Data provided below:
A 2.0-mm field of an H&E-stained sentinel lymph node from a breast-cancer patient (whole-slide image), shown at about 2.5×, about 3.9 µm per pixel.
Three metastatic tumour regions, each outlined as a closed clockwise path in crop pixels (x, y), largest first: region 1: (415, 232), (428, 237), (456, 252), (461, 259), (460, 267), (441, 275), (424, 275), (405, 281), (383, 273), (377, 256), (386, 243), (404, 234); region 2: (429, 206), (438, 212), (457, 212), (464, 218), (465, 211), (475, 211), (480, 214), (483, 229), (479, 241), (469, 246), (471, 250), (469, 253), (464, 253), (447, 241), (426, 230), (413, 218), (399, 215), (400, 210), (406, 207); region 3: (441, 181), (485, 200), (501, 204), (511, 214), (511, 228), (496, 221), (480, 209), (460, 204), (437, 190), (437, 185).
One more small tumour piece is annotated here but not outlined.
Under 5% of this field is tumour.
End of Data provided.
### [Goal of the exercise]
Whenever a line in the data holds "field", copy that line.

### [Written solution]
A 2.0-mm field of an H&E-stained sentinel lymph node from a breast-cancer patient (whole-slide image), shown at about 2.5×, about 3.9 µm per pixel.
Under 5% of this field is tumour.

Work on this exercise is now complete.